Марфа с Палашкой проворно поднялись и обогнули дерево, чтоб поглядеть, что там за лошадь появилась у Васи и не засел ли он с нею в луже.

Однако никакой лошади не было, а покрикивал Вася на двухколесную тележку, которую толкал перед собой, норовя обвести ее вокруг лужи. Но одно колесо все-таки вильнуло в лужу и тележка малость подзастряла.

— Нн-но, ягодка, жизнь моя золотая!.. — прикрикнул Вася на тележку и, поднатужась, вытолкнул ее на сухое.

Марфа с Палашкой поскорей убрали с середины улочки свои мешки с листьями, освобождая Васе дорогу. Заметив их, Вася издали сообщил:

— Марфа, мамочка, Палашка, детка родная, — картошку везу! Двадцать пудиков в ларьке чохом купил! Еще одна ходка, и конец моим осенним заготовкам!

Он подкатил тележку к Марфе с Палашкой, отпустил ручку, ручка скакнула вверх, и тележка стукнулась передком о землю, так что мешки с картошкой подпрыгнули.

— Передохни, Вася, передохни, голубок, — сказала Марфа, обрадованная, что видит Васю, к которому у нее было важное дело. И, жалея Васю, подзасевшего с тележкой в луже, осуждающе произнесла: — И когда его запечатают, это болото наше? Уже тридцать лет жабы квакают и мы по-жабьему через него скачем, а у них все ассигнованьев нету.
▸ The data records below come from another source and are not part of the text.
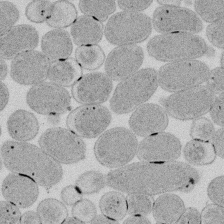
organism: E. coli
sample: Bacterial nucleoid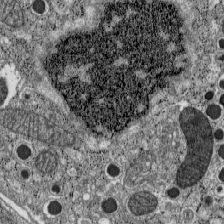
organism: C57BL Mouse
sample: Pancreatic islet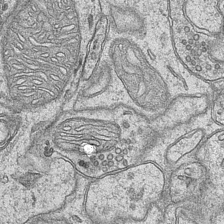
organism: Mouse
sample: CA1 Hippocampus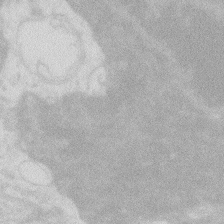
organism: Zebrafish
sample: Macrophage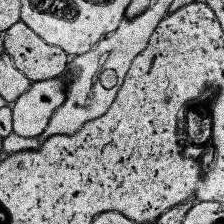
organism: Human
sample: Temporal Lobe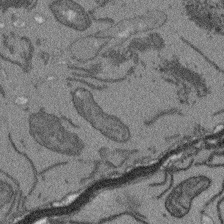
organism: Arabidopsis thaliana
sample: Root tip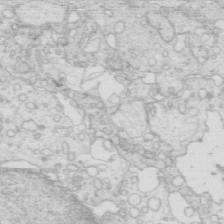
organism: Mouse
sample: Multiciliated cells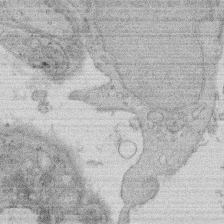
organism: Rat
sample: Salivary granule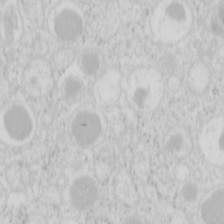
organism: Mouse
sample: Pancreas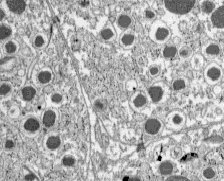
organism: C57BL Mouse
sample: Pancreatic islet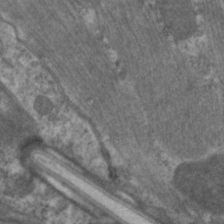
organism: C. elegans
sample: Pharynx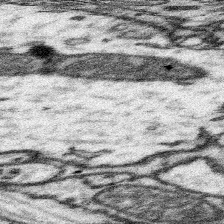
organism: Mouse
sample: Somatosensory cortex neuropil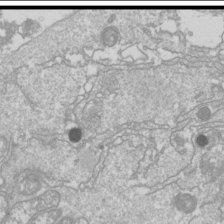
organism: Drosophila
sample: Cell division; meiosis; drosophila spermatocytes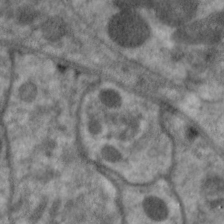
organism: C. elegans
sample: Pharynx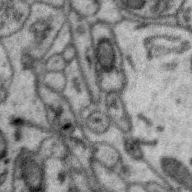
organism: Zebra finch
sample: Brain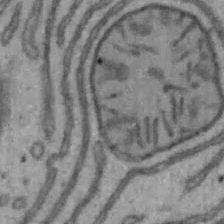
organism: Mouse
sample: Liver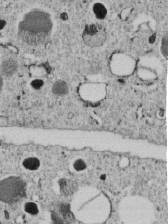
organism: C. elegans
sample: C. elegans embryo early stage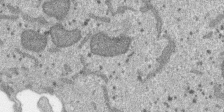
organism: Human
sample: Lung epithelial cells infected with SARS-CoV-2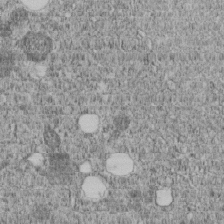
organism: C. elegans
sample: C. elegans embryo early stage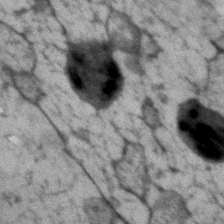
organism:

— А, Марфа, золотце, горе мое, в своем болоте и лягушка поет, — усмехнулся Вася. — Пускай живут.

Вася сел на ворох желтых листьев, а Марфа с Палашкой опять сели на скамью. Насыпая в газетину махорочку и скручивая цигарку, Вася Хомут объяснил им, отчего он сегодня не работает и отчего занялся картошкой. Оттого, оказывается, что хватил вчера топором палец до кости и получил на три дня больничный. Вася подергал левой рукой забинтованный палец на правой руке, сморщился и сказал, что, видимо, дадут еще иа три дня больничный. Тогда Марфа попросила Васю потрусить ей в эти больничные дни сажу на чердаке, объяснив, что в доме она сама потрусила, а на чердак ей не влезть.